The required answer is an exact copy of every line from the beginning of the entries through the line with "A Ghjesgia San", with all pictures omitted.

EXCERPTED RECORDS:
Segment Open

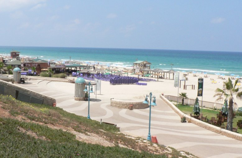 Rishon LeZion beach חוף הים של ראשון לציון
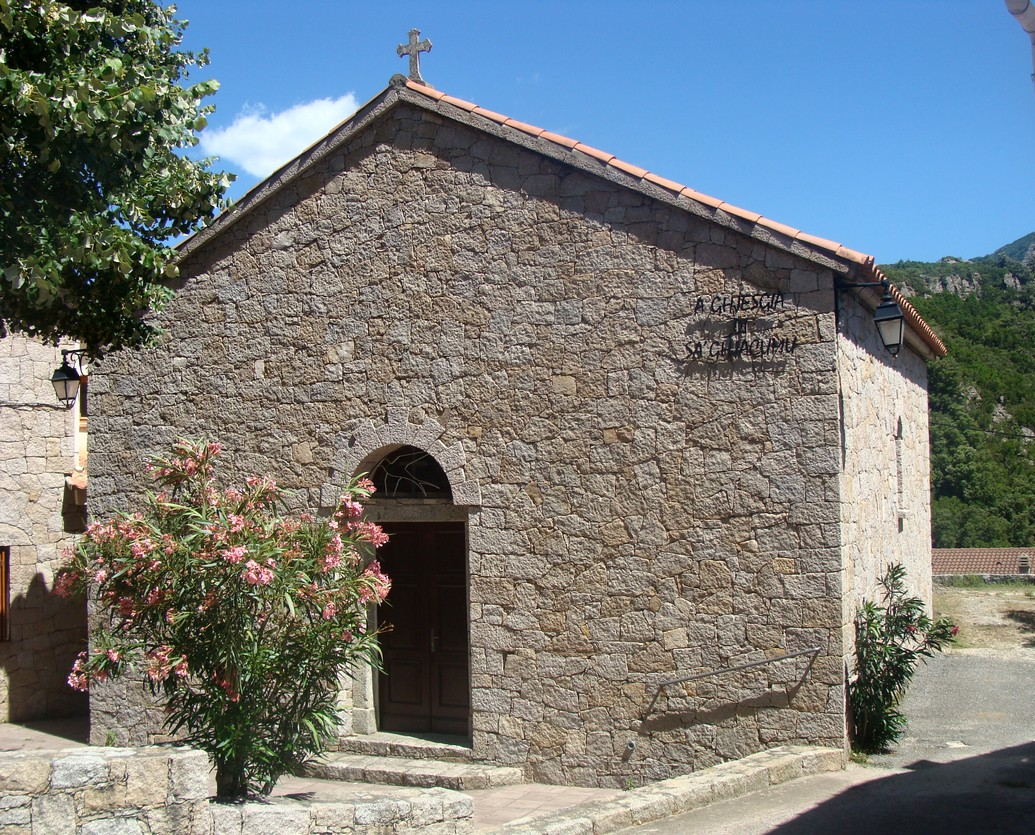 A Ghjesgia San Ghjacumu (église Saint-Jacques) de Chisa (Haute-Corse), vue extérieure.
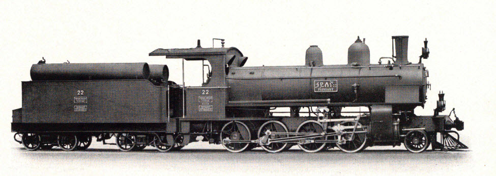 4/5 gekuppelte 2 Zylinder-Compound-Lokomotive Nr. 22 für die Äthiopischen Bahnen. Cropped version of SBB Historic - 014 - 4 5 gekuppelte 2 Zylinder-Compound-Lokomotive für die Äthiopischen Bahnen.tif
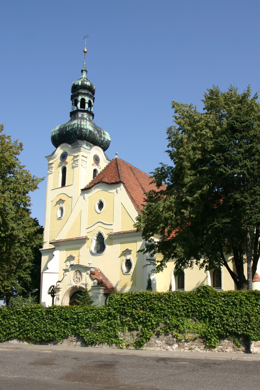 Jasiona - kościół parafialny p.w. św. Marii Magdaleny z kaplicą - prezbiterium starszego kościoła (zabytek nr A-118 z 7.05.2010 i 833/64 z 05.05.1964)
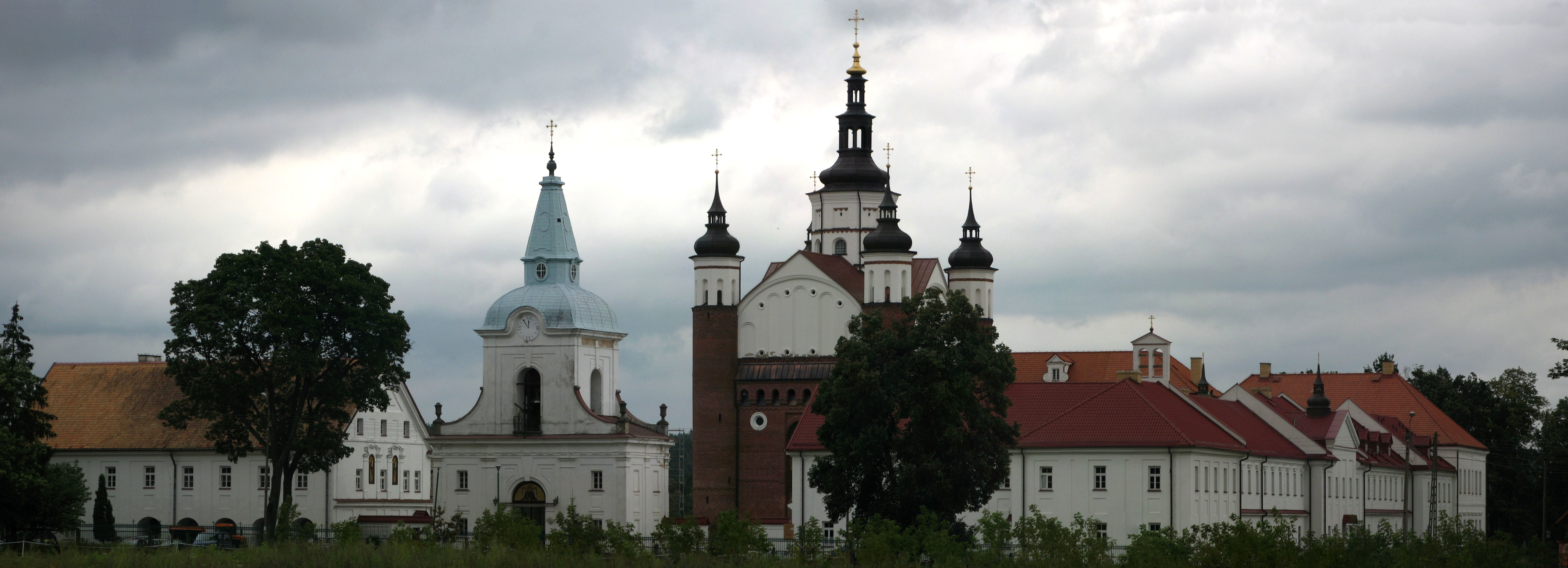 cerkiew p.w. św. Jana Teologa w zespole klasztornym bazylianów budynek południowy klasztoru w zespole klasztornym bazylianów budynek północno-zachodni klasztoru w zespole klasztornym bazylianów Supraśl, ul. Kościuszki, Supraśl 02.1953.
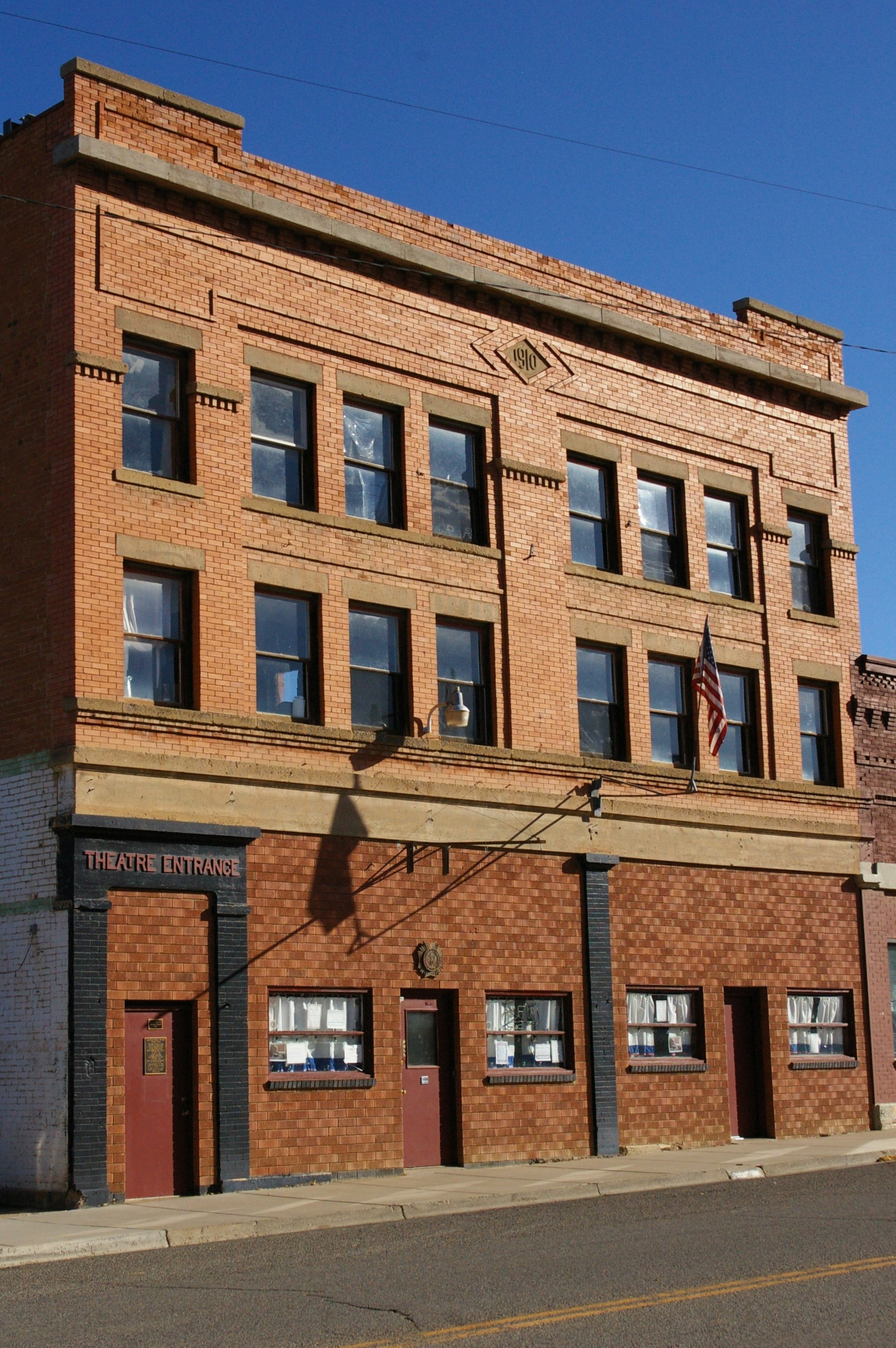 Mancos Opera House
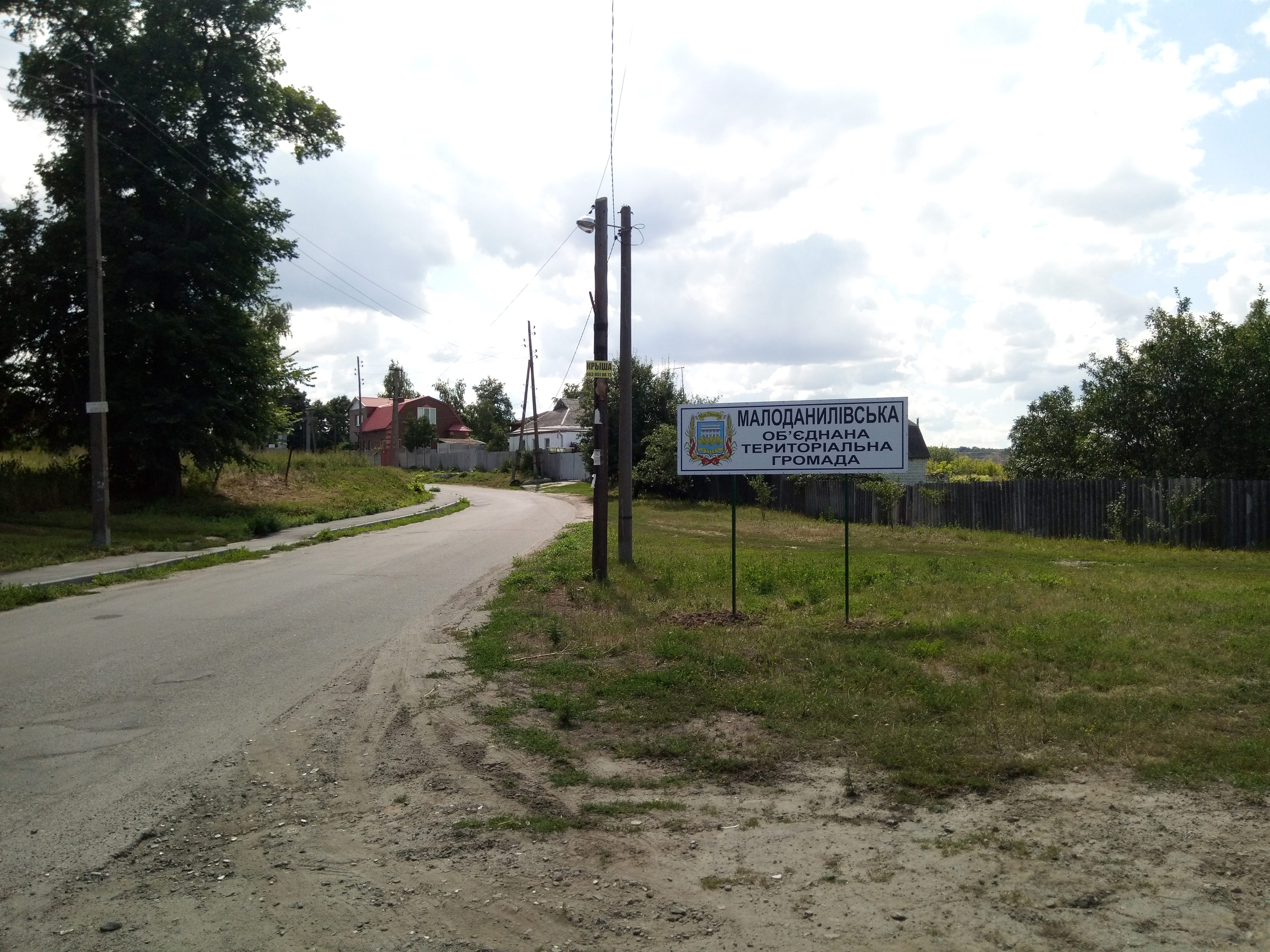 Табличка з назвою Малоданилівської селищної об'єднаної територіальної громади на в'їзді у село Лужок Дергачівського району Харківської області

Segment Closed

SOLVED PROBLEM:
 Rishon LeZion beach חוף הים של ראשון לציון
 A Ghjesgia San Ghjacumu (église Saint-Jacques) de Chisa (Haute-Corse), vue extérieure.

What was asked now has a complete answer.